I’d owned Ultra, Violator, and Construction Time Again for some time at that point, but at least for me, Black Celebration is what “pulled it all together.” While the band had heretofore released a number of taut, effective — even by some measures groundbreaking — pop albums with a lite-industrial edge following Vince Clarke’s departure, Black Celebration was a landmark for Depeche Mode in terms of songwriting, arrangement, and, for lack of a better term, overall atmosphere. One complaint I will make — I have always felt that the album’s spirit was compromised to an extent by rather meek production, an issue which has been addressed to some degree in the 2007 remaster; but this is a minor niggle, as it was plainly never meant to be an “in your face” album, and that’s no bad thing.

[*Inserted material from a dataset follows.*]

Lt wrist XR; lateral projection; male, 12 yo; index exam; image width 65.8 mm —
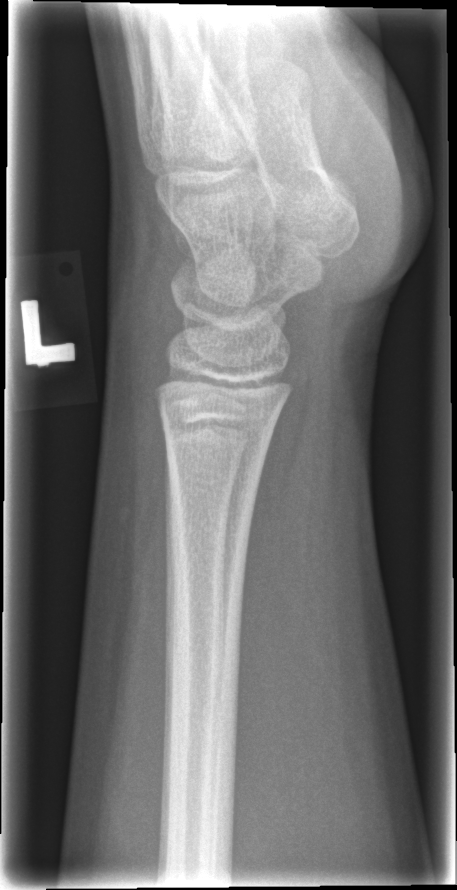

No fracture labeled.

It is a subtle, richly textured masterpiece that expands on their increasingly experimental (and increasingly dark) past efforts with a style that’s unmistakably its own.

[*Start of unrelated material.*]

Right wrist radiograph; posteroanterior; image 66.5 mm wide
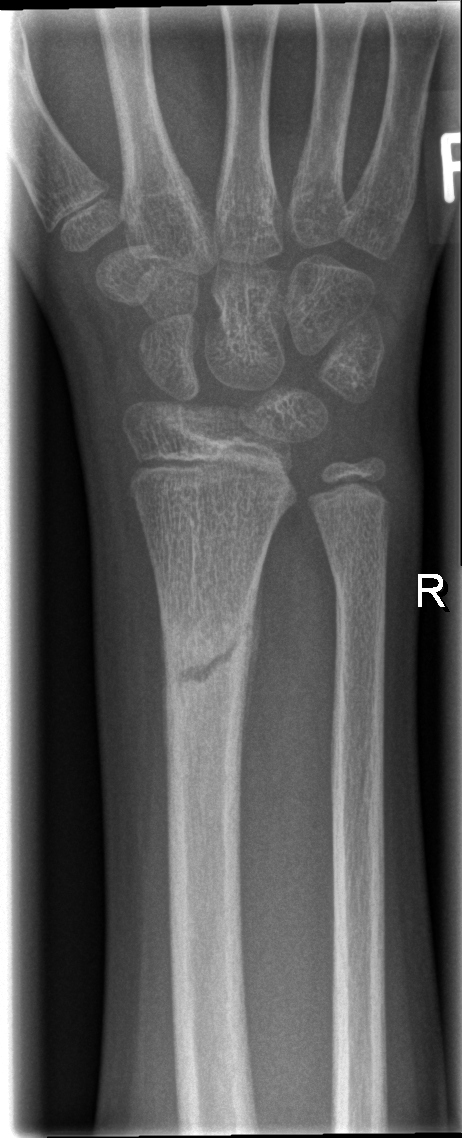

* Decreased bone density (osteopenia).
* AO/OTA classification: 23r-M/3.1; 23u-M/2.1.
* Fracture: <160,596>-<256,716> <320,536>-<393,618>.

I’ll spare you an exhaustive description of all the instruments used on Black Celebration as I have neither the knowledge nor the space; however, a few points do bear mentioning. 1986 was a peculiar year for electronic instruments and, consequently, for keyboard-oriented music as a whole — it would be another year or so before Roland’s D-50 would take over the world, and another year more before the Korg M1 would do the same (both of which codified design principles which, for better or worse, strongly inform most modern synthesizers); people were fast becoming jaded with the infamous tinny electric pianos and jagged basses of the Yamaha DX7; the analog synthesizers of the day, while by and large seeing more creative use than their digital cousins, were nevertheless frequently being used for similar “signature” sounds, partly due to the advent of new microprocessor-based designs that allowed for sound settings to be stored and recalled instantly with a few keypresses; samplers (digital musical instruments which can record, manipulate, and play back real-world or synthesized sounds) were very much in fashion, but still prohibitively expensive for most musicians and even many studios — a brand new E-mu Emulator I or II — the de facto “affordable” samplers of the period — would still set you back $8,000-$10,000, and that’s in early 80’s dollars (to be fair, there were a handful of less expensive samplers available by the mid 1980’s but they generally saw little mainstream use at the time).

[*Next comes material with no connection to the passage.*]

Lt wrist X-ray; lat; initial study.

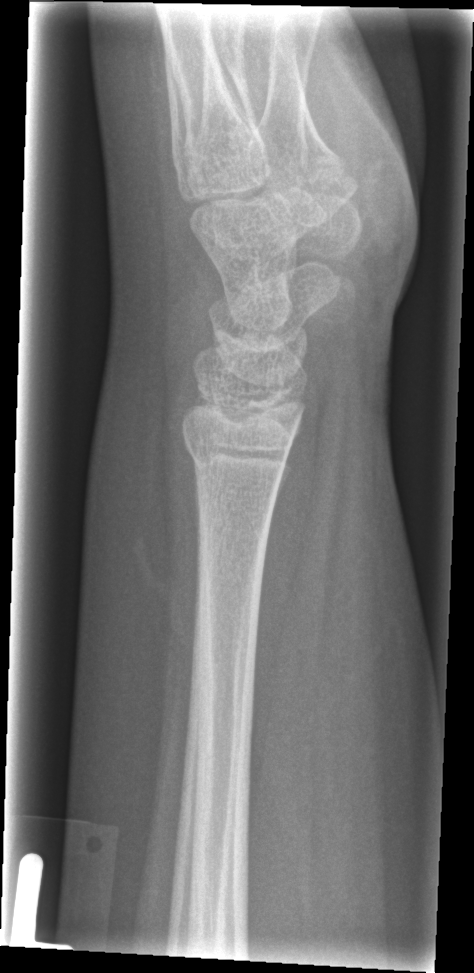

Pixel coordinates, top-left origin, xyxy. Bone fracture: <178,412>-<293,476>.

While Depeche Mode has always been a band that makes use of any and every electronic instrument available to them at the time, whether they happen to be in vogue or not, Black Celebration’s crisp, delicate sound was due in large part to heavy use of some relatively obscure instruments. The German-made PPG Wave was one (which Alan Wilder names as their “first digital synth” — actually a combination of a unique digital sound source with analog filters and amplifiers); the American N.E.D. Synclavier was another. Their technical merits are beyond the scope of this review, but suffice it to say that both produce sounds that were vastly different from what most contemporaneous synthesizers could offer (with the possible exception of an expertly programmed DX7), and all but inconceivable with analog synthesizers of any era. Furthermore, the Synclavier, which had seen use in some of their previous work, and the Emulator granted them sampling facility (albeit extremely primitive by modern standards), which account for many percussive elements and the mangled voices that drift in and out of much of the album.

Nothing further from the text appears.